Quando o consenso de lucros antecipadamente recua, o movimento não apenas sinaliza fraqueza no mercado, mas também facilita as chamadas “surpresas positivas”, pois as empresas acabam superando previsões que se fizeram conservadoras através das revisões negativas. Essa dinâmica ajuda a sustentar altas de curto prazo nas ações e sentimento positivo. Historicamente, em períodos após revisões negativas, entre 83% e 85% das companhias do S&P 500 superaram as estimativas, já a média de longo prazo costuma ser de 76% a 80%, desse jeito,fica mais “fácil” de se atribuir a atual temporada um ar de “sucesso”.


A temporada de resultados do S&P 500 referente ao 3º trimestre de 2025 mostra que, embora o cenário combine sinais de força com uma dose crescente de cautela, o panorama geral ainda sustenta uma visão construtiva para os investidores.
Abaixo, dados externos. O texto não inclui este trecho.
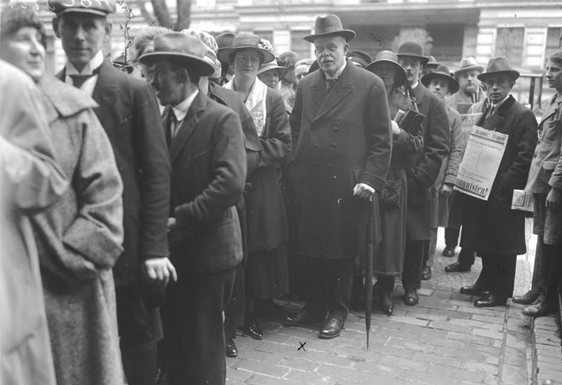 Zur Reichstagswahl am 4. Mai 1924. Der deutsche Reichskanzler Marx wählt. Reichskanzler (X) beim Anstehen vor seinem Wahllokal.
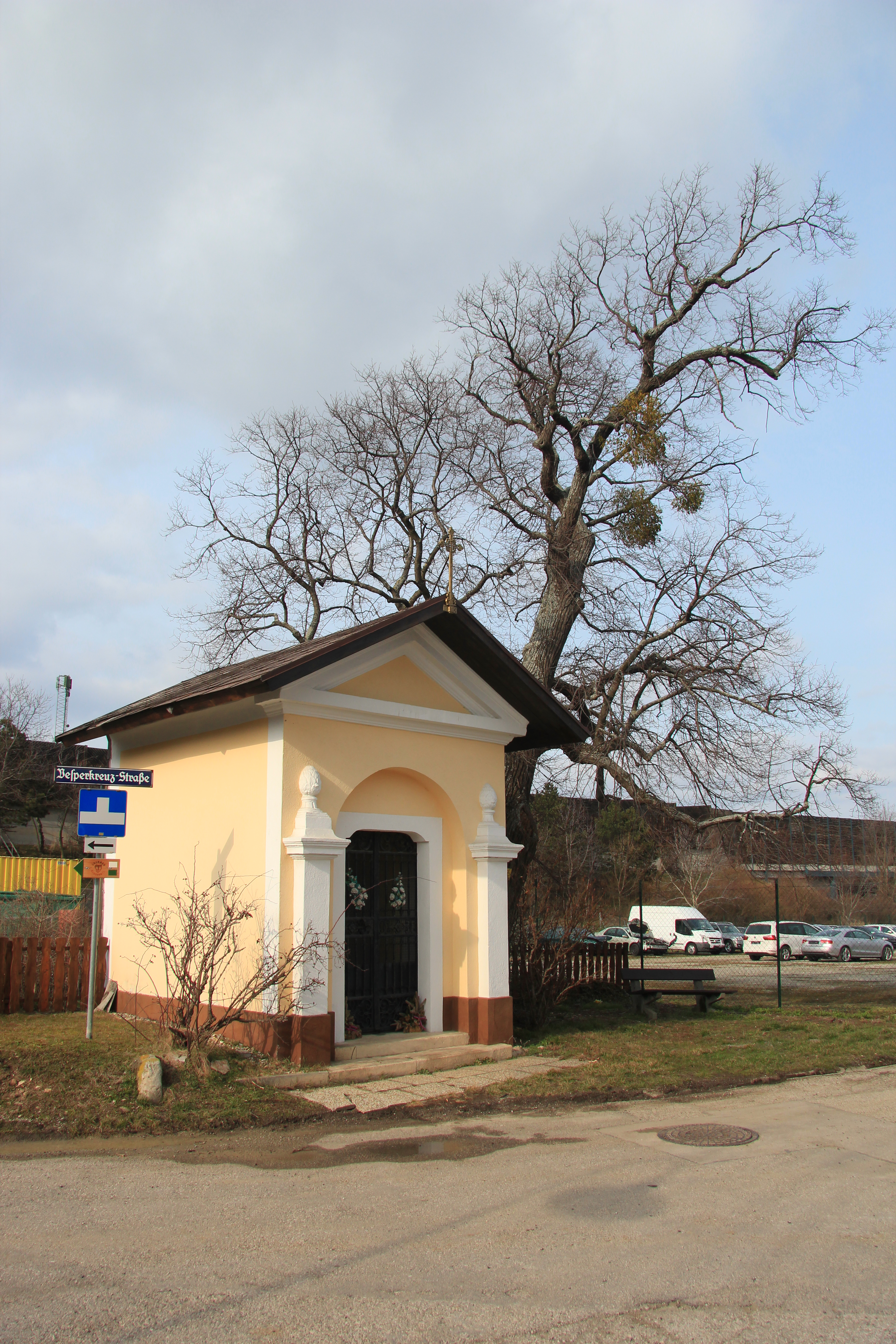 Vesperkreuz (Brauhauskapelle) mit Winterlinde an der Grenze von Brunn und Perchtoldsdorf This media shows the natural monument in Lower Austria with the ID MD-083.
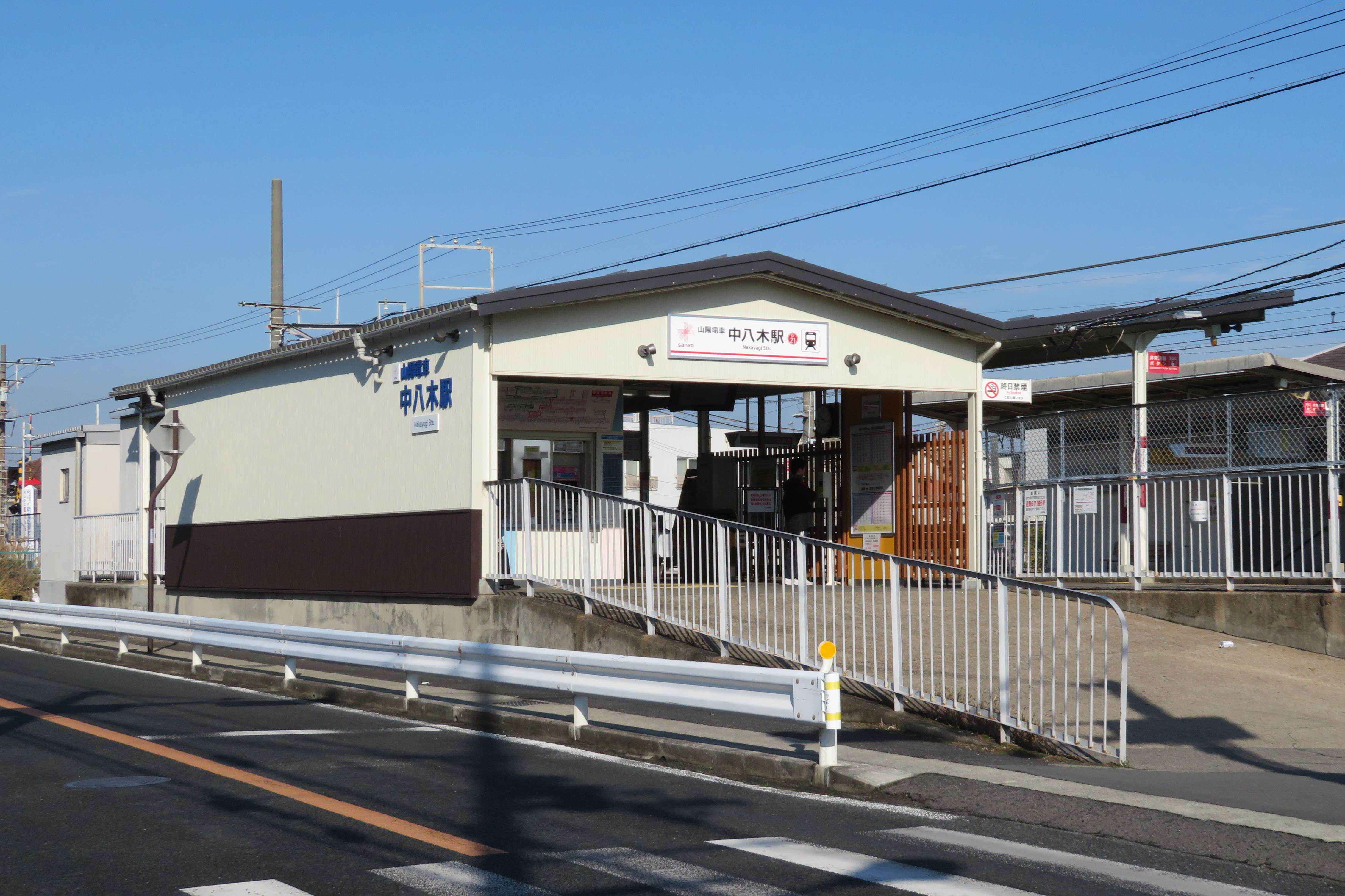 山陽電鉄中八木駅 Canon PowerShot SX730 HS
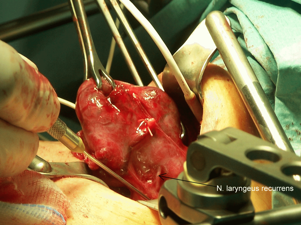 Strumaresektion; N.laryngeus recurrens komplett dargestellt
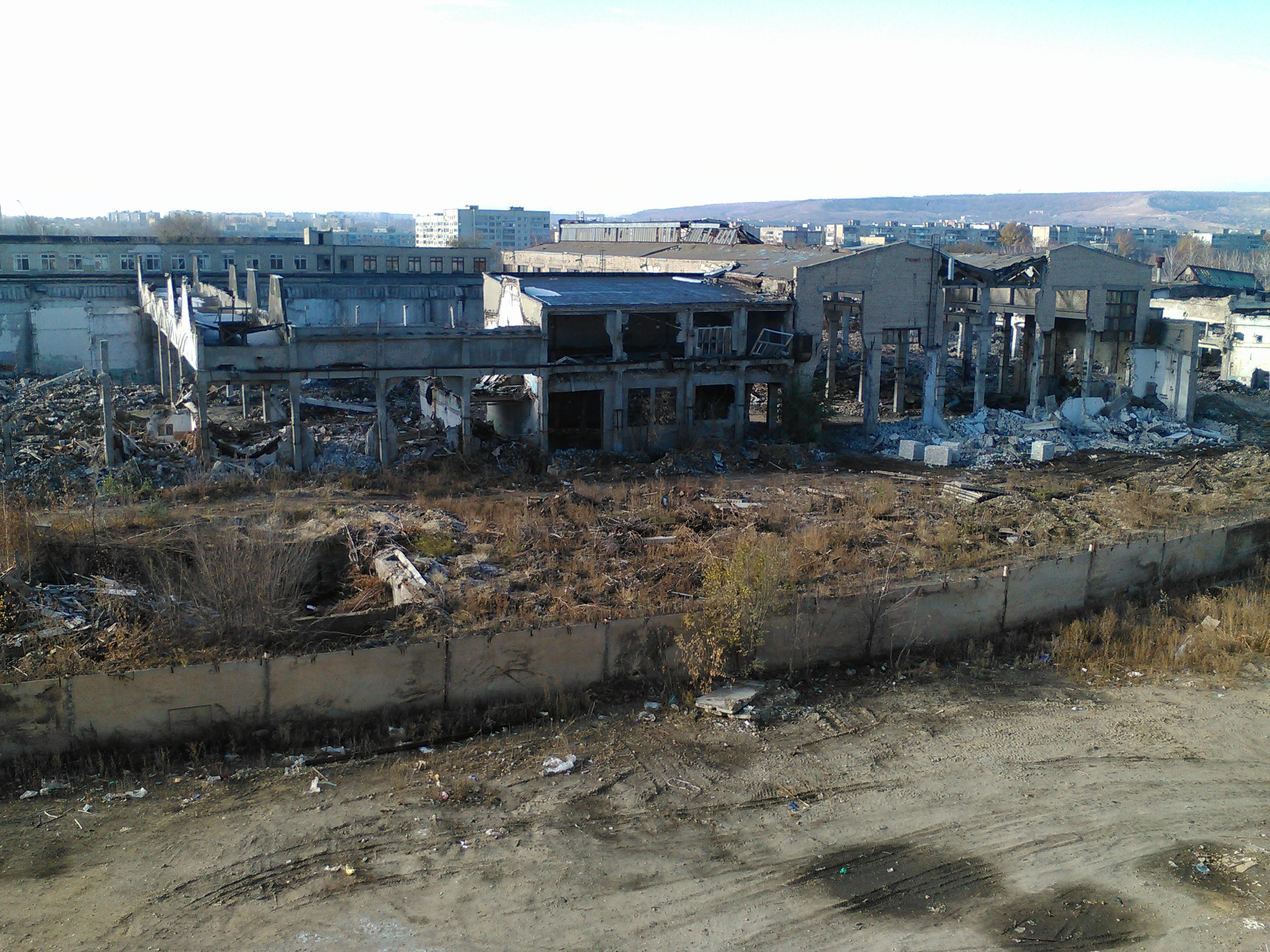 Там где можно было продолжать производство теперь разруха.

Conforme o consenso de lucro por ação (EPS), as estimativas foram reduzidas em cerca de 6% a 7% nos últimos dois anos, o que permitiu que as empresas tivessem maior facilidade em superar as projeções. Impulsionadas principalmente pelas “Magnificent Seven”, cujo lucro líquido deve crescer 24% ano contra ano, em contraste com apenas 3% para as demais 493 ações do índice, as receitas também superaram as expectativas em cerca de 2,8%, indicando que a demanda segue melhor do que o cenário mais pessimista de abril chegou a apontar. Esse contexto reforça a chamada “rolling recovery”, segundo a qual as expectativas de lucros vêm se estabilizando em um número cada vez maior de setores. No entanto, a amplitude das revisões positivas de lucros, um dos principais termômetros da difusão desse movimento, mostrou sinais de deterioração em outubro, depois de uma recuperação histórica entre abril e setembro.
Segundo dados da FactSet e da Morgan Stanley Research, o indicador de Earnings Revisions Breadth começou 2022 em +15%, despencou para -30% em abril de 2023, atingiu quase +20% em maio de 2024, mas voltou a recuar para -5% em abril de 2025, estabilizando-se em torno de +6% ao final de outubro. Essa moderação ainda é vista mais como uma pausa e não uma reversão pelo consenso. Entretanto, essa desaceleração deve exigir mas cautela, pois, embora as surpresas positivas continuem altas devido às expectativas mais baixa que foram precificadas, o impulso subjacente pode ser testado caso a demanda global não se consolide plenamente nos próximos meses.